= Actor (mythology) =

Set of Greek mythical characters

Actor (Ἄκτωρ; gen.: Ἄκτoρος) is a very common name in Greek mythology. Here is a selection of characters that share this name (which means 'leader', from the verb άγω: to lead or carry):
- Actor, father of Eurytus who was an ally of Phineus during his fight with Perseus.
- Actor, a king of Phthia, was said to be the son of King Myrmidon and Peisidice, daughter of Aeolus. Some say that Actor died childless, but others say that he is the father of Eurytion, his successor or of Irus, who was also called the father of Eurytion. According to Diodorus, Actor without an heir, was succeeded by Peleus who fled to his country from Aegina for killing his half-brother, Phocus. The hero was then purified by the king for his sins. This story was usually attributed to Actor's possible son Eurytion who was slain accidentally by his son-in-law Peleus. In another account, Actor initially married Polyboea but afterwards wedded Aegina, daughter of the river god Asopus, and had several children, among them Menoetius. The latter was counted among the Argonauts, and was the father of Patroclus (Achilles' very close companion). When Actor's children plotted against Peleus, the latter drove them out of the kingdom and Actor gave his daughter Polymela to the hero and handed over the kingship to him; from this union was born a daughter named Polydora, and a son, Achilles.
- Actor, son of King Deioneus of Phocis and Diomede, daughter of Xuthus, thus a brother of Asterodeia, Aenetus, Phylacus, and Cephalus. This Actor could be the man referred by Hesiod as the father of Protesilaus, one of the suitors of Helen of Troy.
- Actor, son of Azeus, descendant of Phrixus, was ruler of the Minyans of Orchomenus. He was father of Astyoche, who was seduced by the war-god Ares and bore him twin sons, named Ascalaphus and Ialmenus. These last two led the Minyan contingent to the Trojan War.
- Actor, son of Phorbas and Hyrmine, thus a brother of Augeas and Tiphys. He was king of Elis, and founded the city of Hyrmina, which he named after his mother. This Actor married Molione and became by her father of the twins known as the Molionides, Eurytus and Cteatus.

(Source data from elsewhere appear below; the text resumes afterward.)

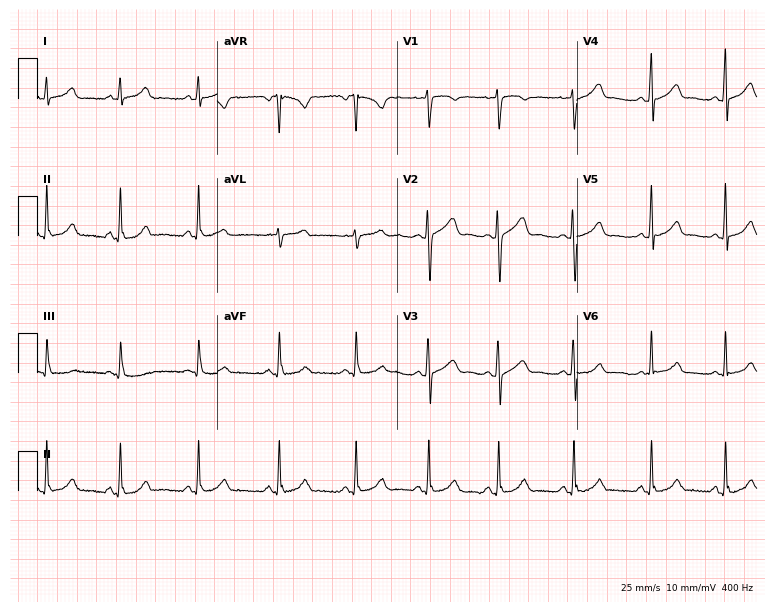
Resting 12-lead electrocardiogram. Patient: a female, 20 years old. None of these six findings is recorded: first-degree AV block, right bundle branch block, left bundle branch block, sinus bradycardia, atrial fibrillation, sinus tachycardia.
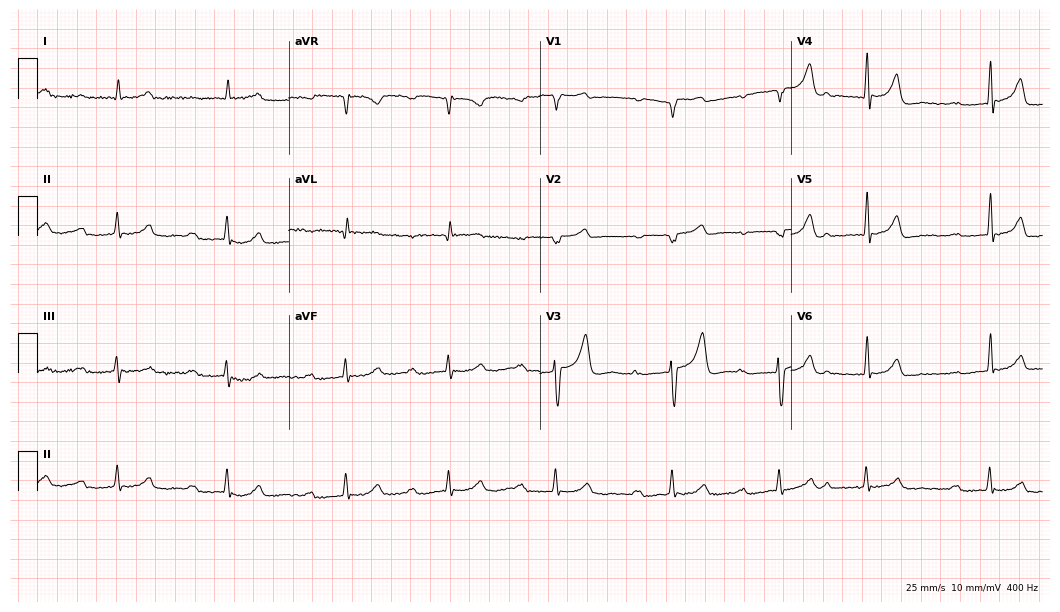
ECG — a 75-year-old male patient. Findings include atrial fibrillation.
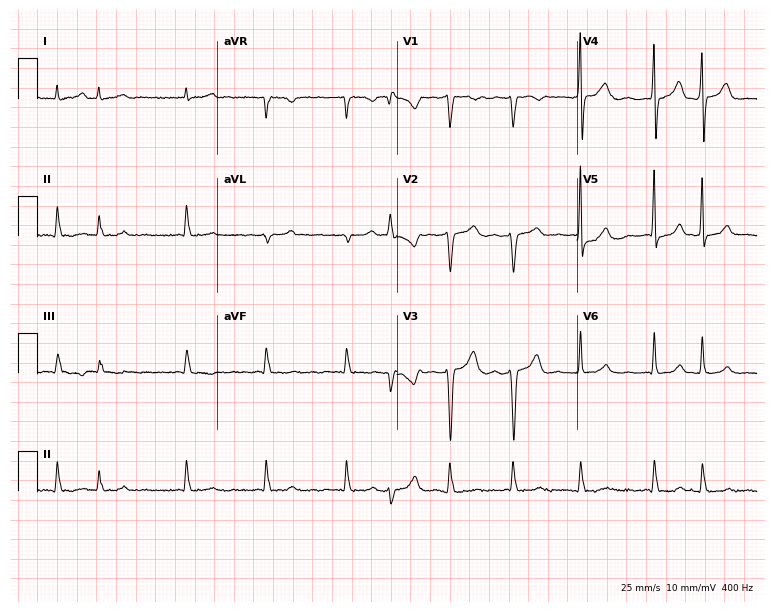
Resting 12-lead electrocardiogram. Patient: a male, 68 years old. The tracing shows atrial fibrillation.
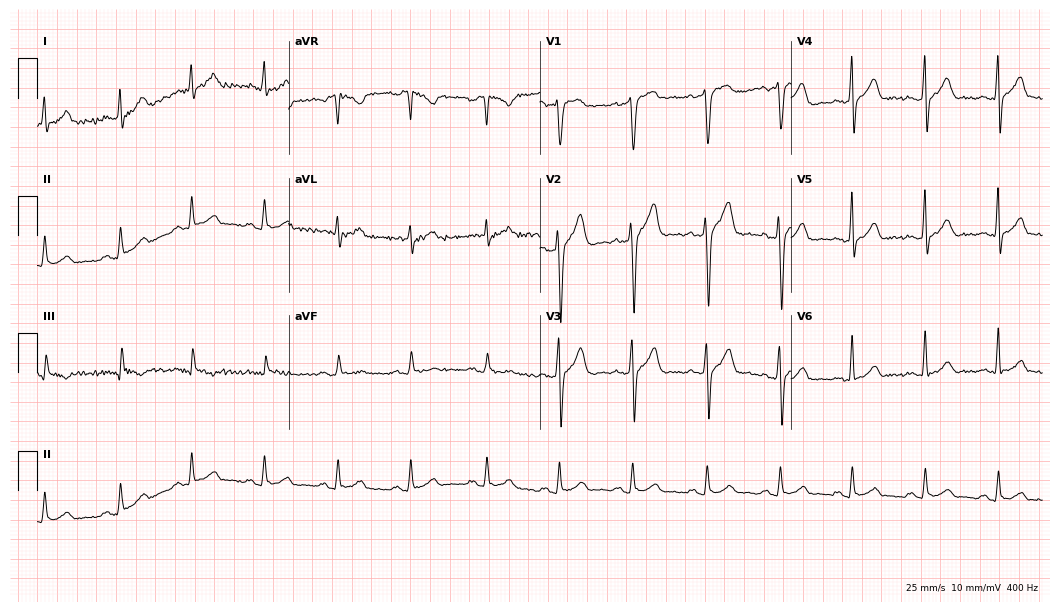
Electrocardiogram, a man, 31 years old. Overall reading on record: normal ECG.
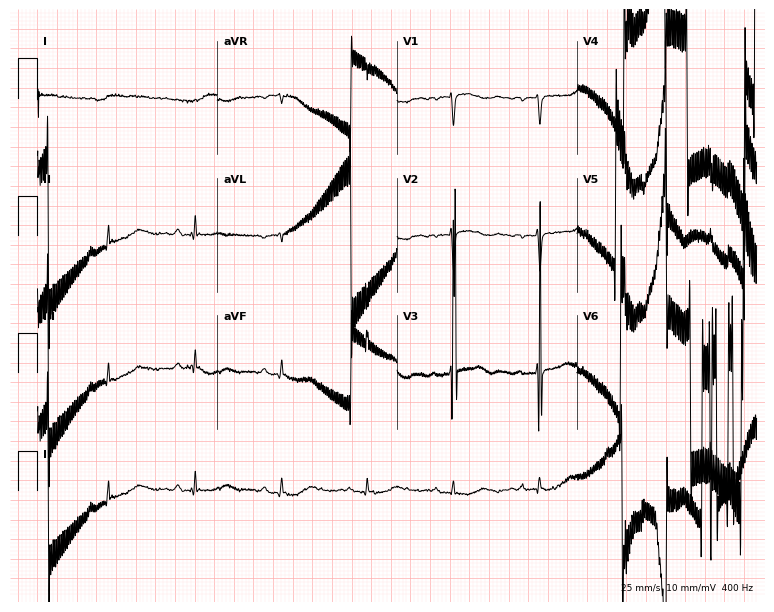
Electrocardiogram (7.3-second recording at 400 Hz), an 81-year-old man. Of the six screened findings (first-degree AV block, right bundle branch block (RBBB), left bundle branch block (LBBB), sinus bradycardia, atrial fibrillation (AF), sinus tachycardia), none is recorded.
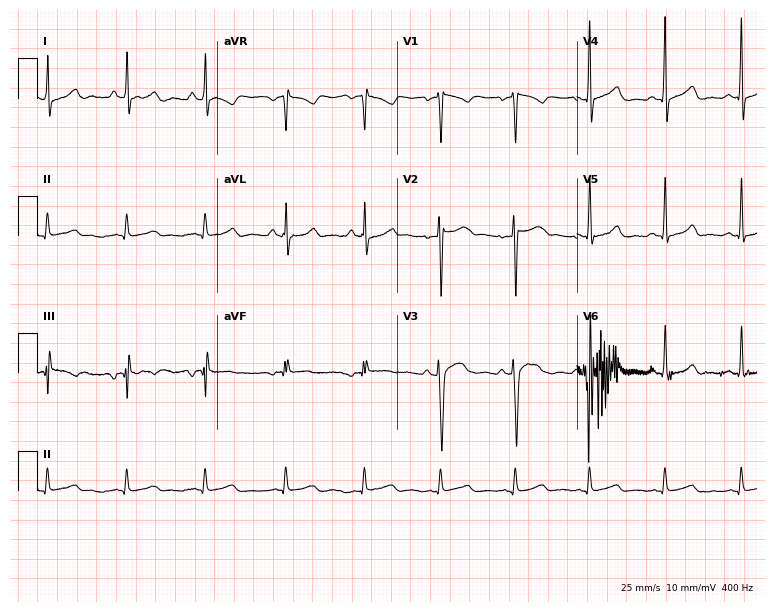
Resting 12-lead electrocardiogram. Patient: a man, 22 years old. Read as a normal ECG.

- Actor, the Elean son of Poseidon and Agamede, daughter of King Augeas. He was the brother of Belus and Dictys.
- Actor and Eurythemis were in one source called parents of Ancaeus (who other sources call the son of Lycurgus) and grandparents of Agapenor.
- Actor, the Achaean son of Hippasus from Pellene and one of the Argonauts.

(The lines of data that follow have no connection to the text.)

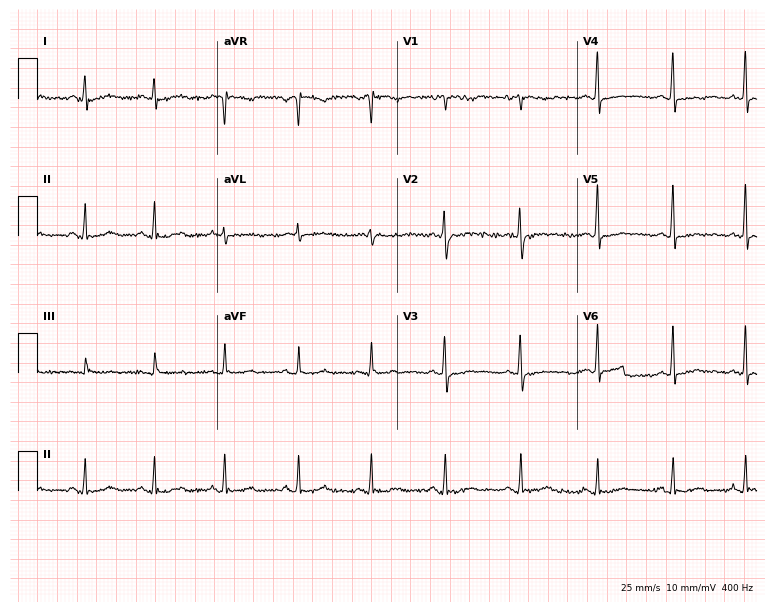
ECG (7.3-second recording at 400 Hz) — a 40-year-old female patient. Labelled as a normal ECG.
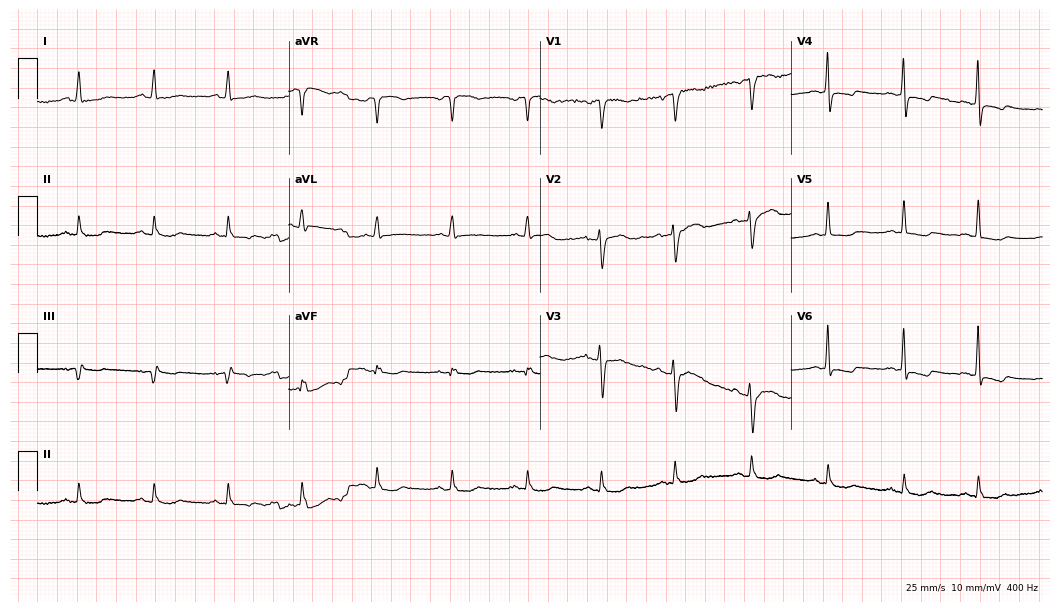
Resting 12-lead electrocardiogram. Patient: a female, 67 years old. None of these six findings is recorded: first-degree AV block, right bundle branch block, left bundle branch block, sinus bradycardia, atrial fibrillation, sinus tachycardia. Other findings, if any, are not listed.
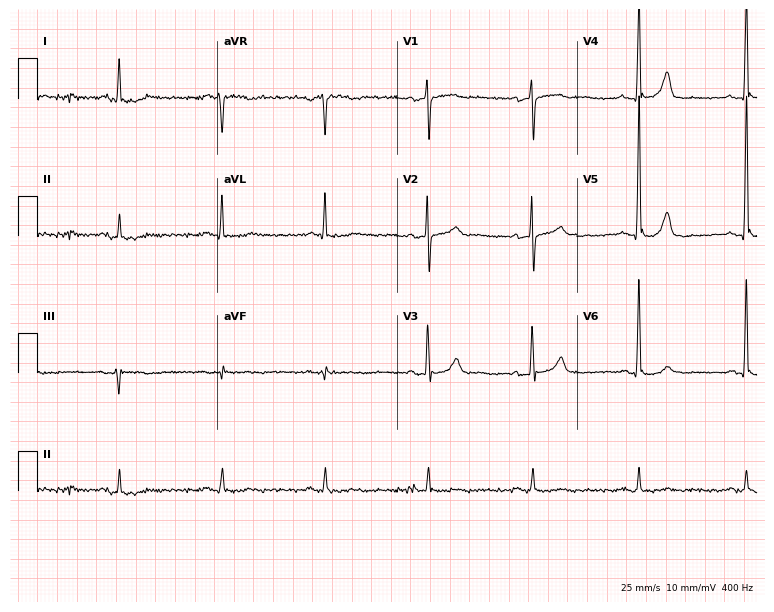
Resting 12-lead electrocardiogram (7.3-second recording at 400 Hz). Patient: a man, 64 years old. None of these six findings is recorded: first-degree AV block, right bundle branch block, left bundle branch block, sinus bradycardia, atrial fibrillation, sinus tachycardia. Other findings, if any, are not listed.
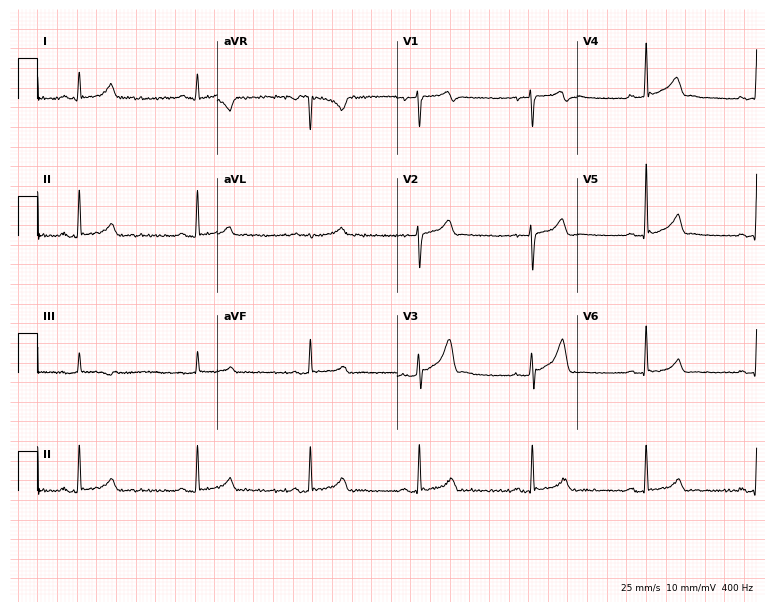
Standard 12-lead ECG recorded from a male patient, 37 years old. None of these six findings is recorded: first-degree AV block, right bundle branch block (RBBB), left bundle branch block (LBBB), sinus bradycardia, atrial fibrillation (AF), sinus tachycardia.
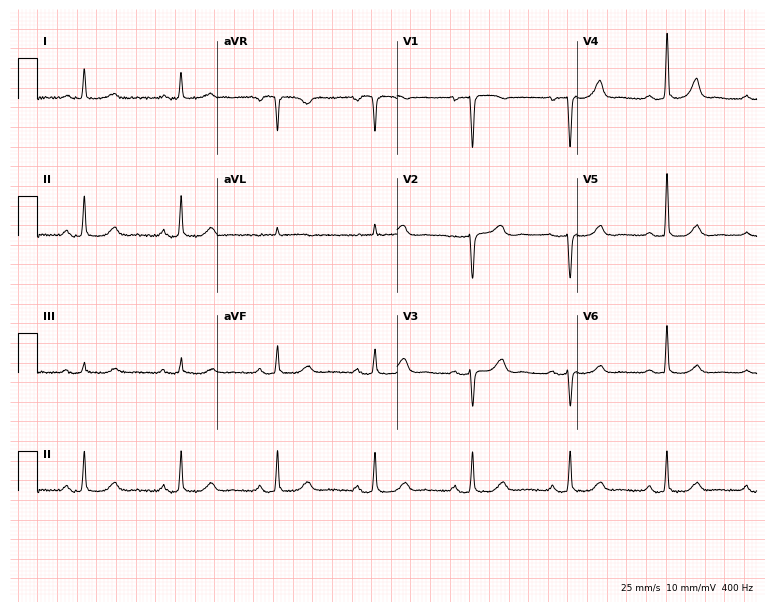
12-lead ECG from a female, 59 years old (7.3-second recording at 400 Hz). Recorded interpretation: within normal limits.

- Actor, a Lapith. He was killed by the centaur Clanis.
- Actor, father of Sthenelus. Sthenelus followed Heracles in his campaign against the Amazons and was killed by them.

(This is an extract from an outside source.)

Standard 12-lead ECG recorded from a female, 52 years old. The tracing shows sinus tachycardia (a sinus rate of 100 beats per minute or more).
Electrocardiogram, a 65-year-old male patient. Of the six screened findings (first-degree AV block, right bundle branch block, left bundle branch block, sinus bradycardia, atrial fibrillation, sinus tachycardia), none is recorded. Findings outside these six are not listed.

- Actor, son of Acastus, was accidentally killed by Peleus while hunting. As a retribution, Peleus sent to Acastus some cows and sheep that had been killed by a wolf sent by Thetis.
- Actor, son of Oenops, brother of Hyperbius. He was among the defenders of the Borraean Gate at Thebes when the Seven against Thebes attacked the city, and confronted Parthenopaeus at the gate.
- Actor, a warrior in the army of the Seven against Thebes. He saw a chasm open in the earth that swallowed Amphiaraus.
- Actor, an old Theban servant of Antigone, the daughter of Oedipus. During the war of the Seven against Thebes, he accompanied her to the walls when that army appeared in front of the barriers outside the city. Because of his age, Actor cannot follow the princess and he just stayed halfway up the climb to listen to her lament when she saw her brother in the enemy army.
- Actor, father of Echecles. His son married Polymele, mother of Eudoros by Hermes.
- Actor, a shepherd in Lemnos who befriended Philoctetes in Euripides' play Philoctetes. According to some accounts, he was instead the king of Lemnos whose shepherd named Iphimachus, son of Dolops, took care the abandoned hero after he was bitten by a snake.
- Actor, one of the companions of the exiled Aeneas. He is probably the same who in another passage is called an Auruncan, and of whose conquered lance Turnus made a boast. This story seems to have given rise to the proverbial saying "Actoris spolium" ("the spoil of Actor"), for any poor spoil in general.
- Actor, father of Actoris (though unnamed in the Odyssey) who was given by Icarius to his daughter Penelope after her wedding with Odysseus to serve as her personal handmaiden.